Base conversion doubt

Question

(123) in base 8 can be converted to base 10 as follows => $3*8^{0}+2*8^{1}+1*8^{2} = 83$

But when I do the conversion by taking a group of 2 numbers together like $(01)*(8^{2})^{1} + (23)*(8^{2})^{0} =64+23 = 87$

Why is the discrepancy arising ?

Answer 1

This discrepancy is there because the 23 you have written is still in base $8$ representation but you are treating it as a base $10$ number.

Answer 2

@Charles nailed the key point in their answer, but I thought I would mention the conventional way to keep track of the base of a number when there is more than one base in play, and that's by using a subscript, e.g.

$$123_8 = 83_{10}$$

Attentively using this notation would have allowed you to write your last expression as

$$ (01)_8∗(8^2)^1+(23)_8∗(8^2)^0$$ and would have prevented the mistake.

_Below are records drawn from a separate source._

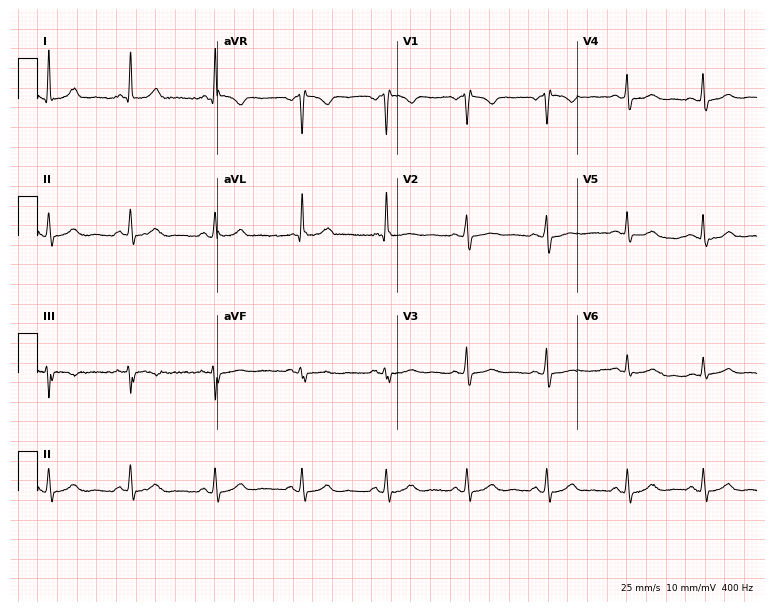
Resting 12-lead electrocardiogram (7.3-second recording at 400 Hz). Patient: a female, 39 years old. Read as a normal ECG.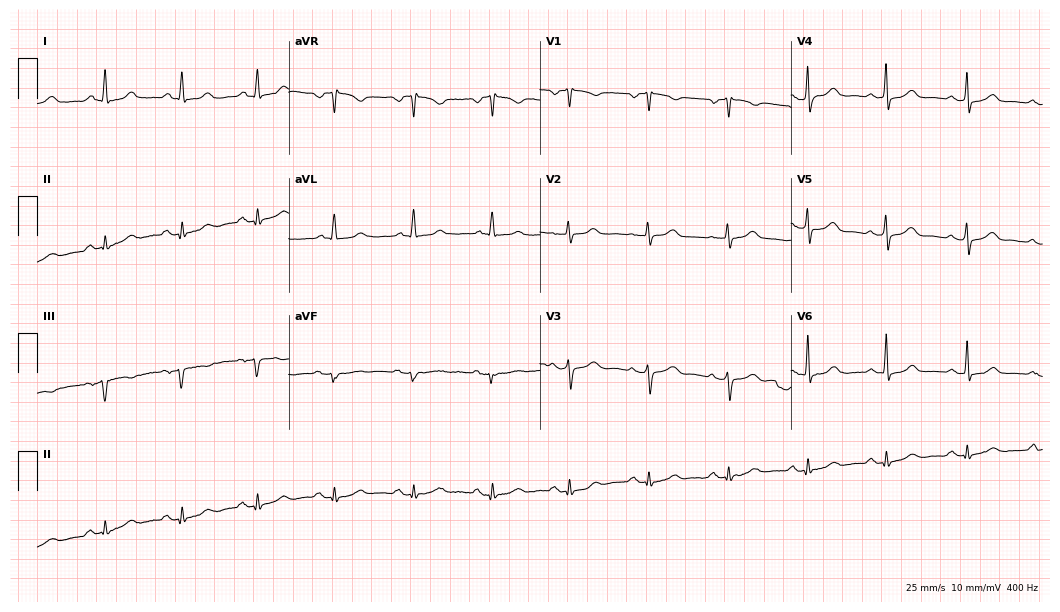
Standard 12-lead ECG recorded from a 47-year-old female. Read as a normal ECG.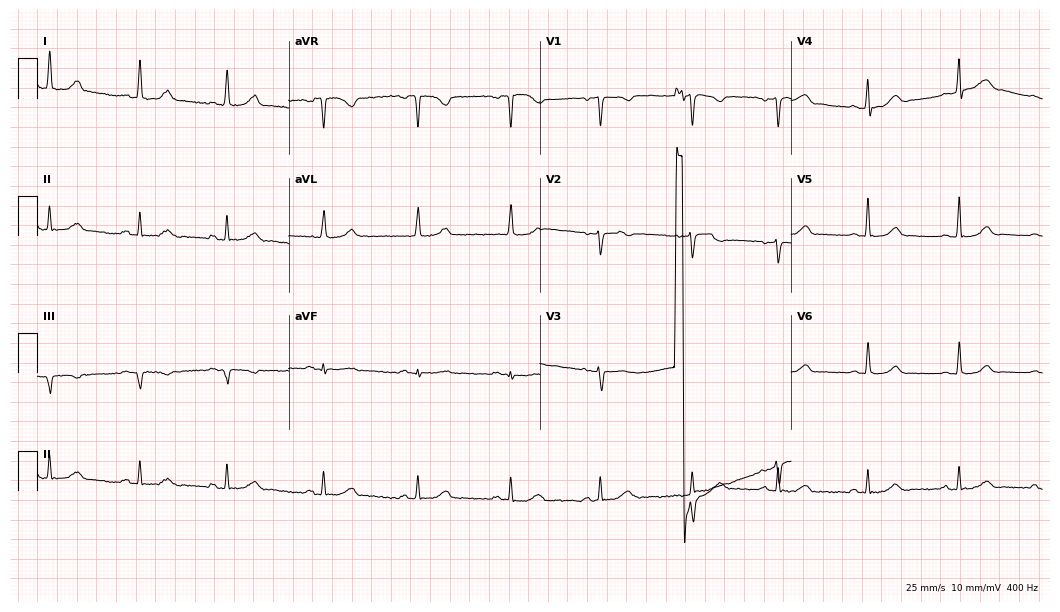
ECG (10.2-second recording at 400 Hz) — a female patient, 46 years old. Labelled as a normal ECG.

When you first see this notation there are a lot of objections that come to mind (e.g. What base is the base written in?), but there are two conventions that make it work:

• The base numbers are always written in decimal.
• If no base is specified, we assume decimal.

Responding to your question in the comments: I'm not sure I understand, but yes,

$$123_8=1_8\cdot 8^2+2_8\cdot 8^1+3_8\cdot 8^0$$

but because $$3_8=3_{10}$$ we don't have to put a disambiguating subscript there.